Ladytron Interview Photoshoot In Berlin
Glorious Technocolour
Words - Mark Fernyhough
Photo - Heike Schneider-Matzigkeit
“We should get our bikes out!” declares Reuben Wu, Ladytron’s energetic keyboardist. Mere moments later, he and Bulgarian born singer Mira Aroyo are riding around the East Berlin music venue that will tonight host the latest show in their stamina-defying tour. Zooming frantically and pointlessly in circles, they charmingly resemble over energetic ET cast extras. They appear a fraction of their ages, reeking of nothing more rock’n'roll than good old fashioned healthy living. If they are on something, it’s surely berocca.

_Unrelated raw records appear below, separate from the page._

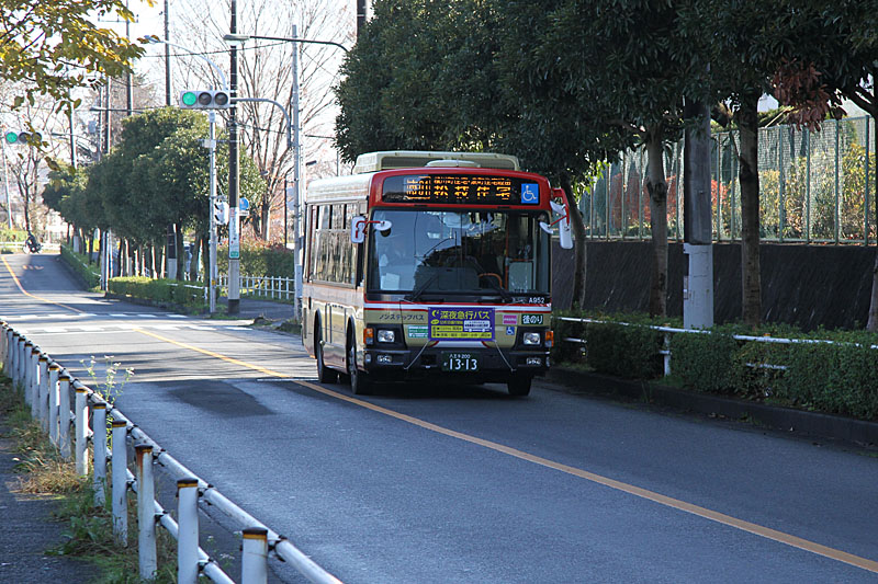 Nishi Tokyo Bus route "Shi01" 西東京バス 市01系統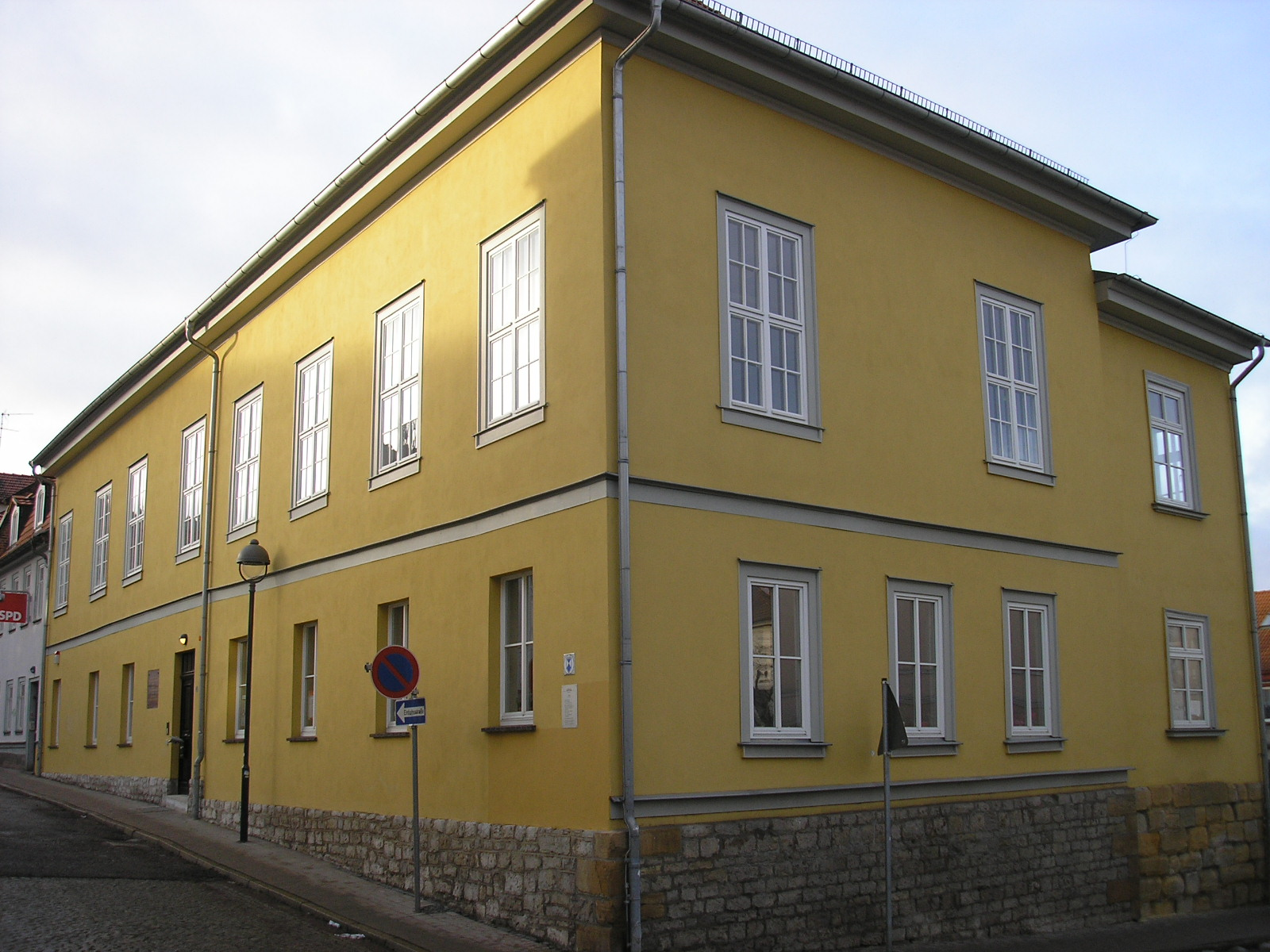 Der Tivoli in Gotha (Thüringen), Gründungsort der SPD 1875.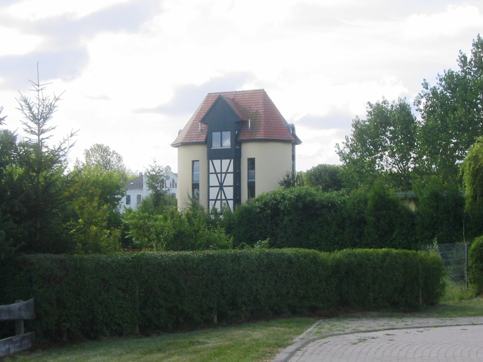 Denkmalgeschützter ehemaliger Futtersilo in Klein Kussewitz, umgebaut zu einem Wohngebäude; Blickrichtung nach Süden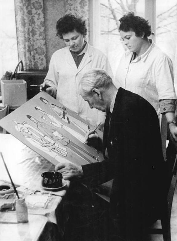 Magdeburg, Mitglieder eines Malzirkels Zentralbild Biscan 3.3.1961 Vorbereitung der III. Arbeiterfestspiele. Laienkünstler arbeiten an den Wettbewerbs-Entwürfen. Wie ungezählte andere Laienkünstler bereiten sich auch die Mitglieder des Malzirkels der Öl- und Fettwerke in Magdeburg auf den Wettbewerb vor, der zu den III. Arbeiterfestspielen in Magdeburg ausgetragen wird. Sie werden die Entwürfe für zwei dekorative Wandmalerein einreichen. Die Jugendlichen des Zirkels haben dabei das Thema "Freudig lernt die Jugend - ihr gehört die Zukunft" gewählt, die zweite Gruppe wählte das Thema "Sozialistische arbeiten, lernen und leben." Die Laienkünstler werden dabei von dem Maler Moritz Rusche betreut und angeleitet. UBz: Der Maler Moritz Rusche erklärt den Zirkelteilnehmerinnen Anneliese Pfeil (links), Sachbearbeiterin, und Gerda Menz, Laborleiterin, wie sie die Figuren darstellen müssen.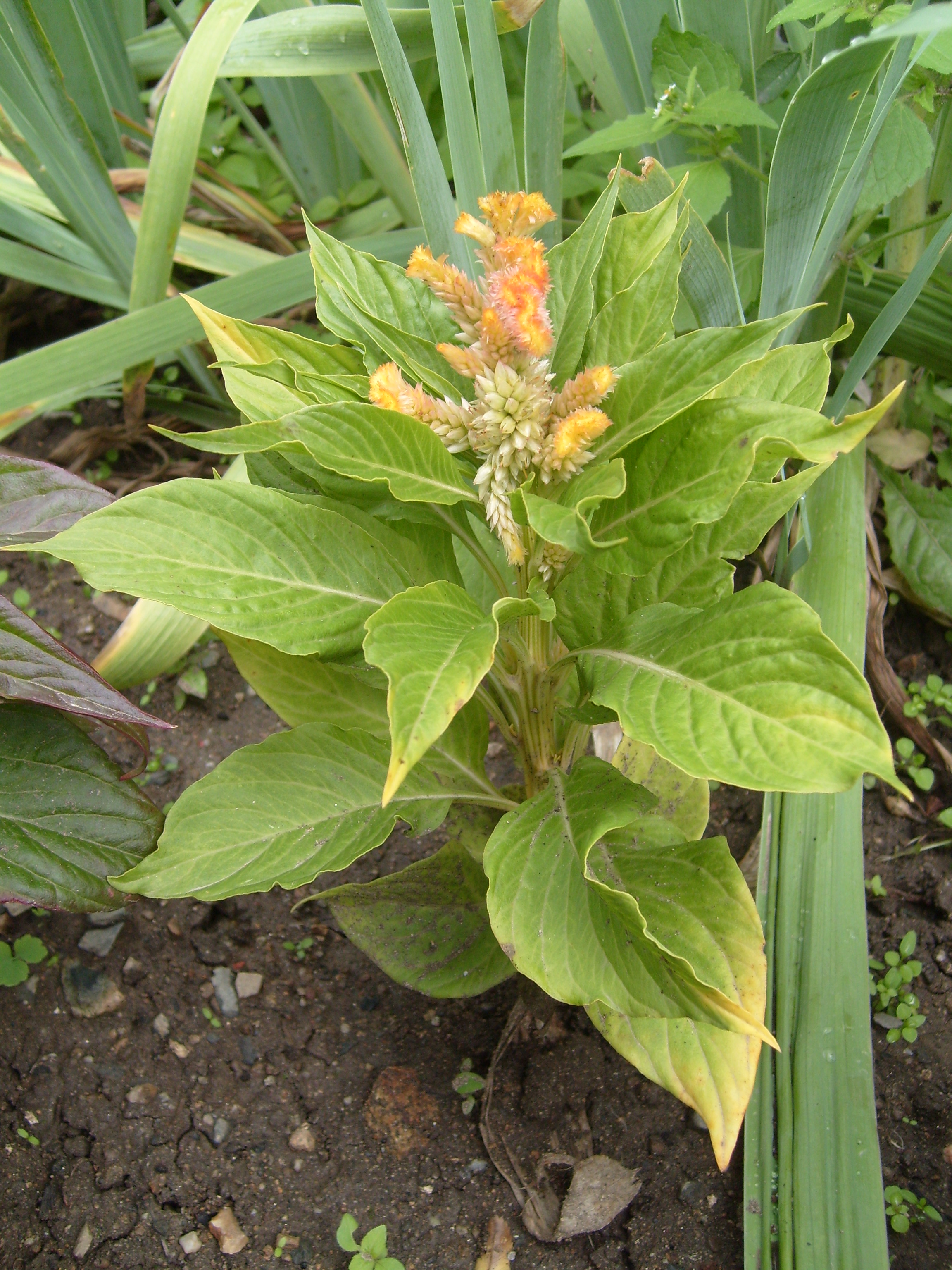 Nevadlec hřebenitý (Celosia argentea var. cristata)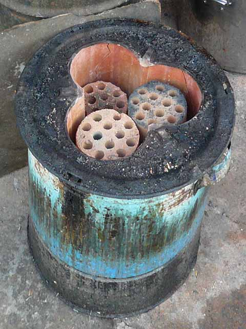 Traditioneller Ofen für die Wok Erwärmung mit 3 Röhren für Brennelemente, die hier zum Teil noch mit abgebrannter, geformter Asche gefüllt sind. Deutlich sichtbar die 3 Auflagestellen für den Wok (Jeweils am Schnittpunkt der Röhren).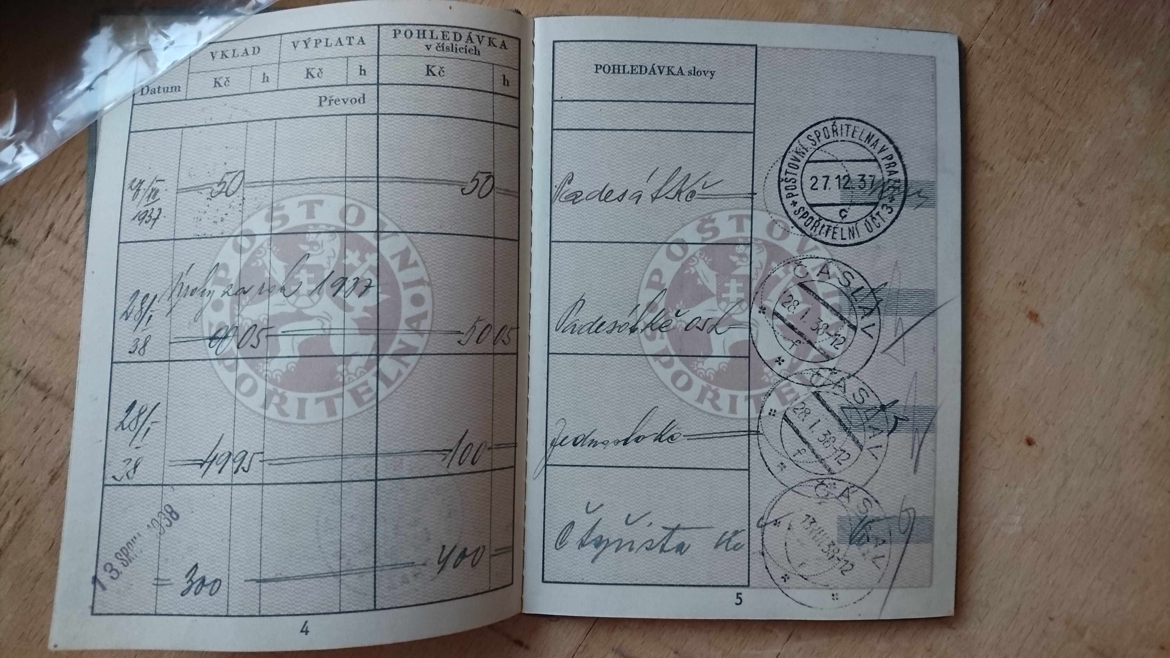 Vkladní knížka Poštovní spořitelny z období první republiky, založena ve 30. letech 20. století

Ladytron are in the German capital to promote their latest long player, Velocifero, and judging by the look of their swanky jumbo-sized tour bus, they are reaping the rewards of surviving nine years in music. Let us not forget, when Ladytron burst onto the scene via John Peel with their alluring lo-fi art house electro in 1999, they never seemed like a true mainstream concern. Rather, they politely offered the world carefully sculptured hair, jet black uniforms, pale faces and icy demeanours. In the world of pop, that’s a foolproof way to project a sense of cool mystery to gullible people. Or get you confused with Suede.
“When we started, we just did it for fun,” explains Mira, now perched on a backstage leather couch. “We all had day jobs and no grand plan. We weren’t expecting to make a living from the band.”
Ladytron’s new record smoothly continues their unique portfolio of synth pop with tracks such as ‘They Gave You A Heart, They Gave You A Name’ and latest single ‘Ghosts’. It also encompasses a number of eye opening interludes, such as when Mira begins to vocalise in her native Bulgarian tongue on the opening number ‘Black Cat’ and the intriguing ‘Kletva’.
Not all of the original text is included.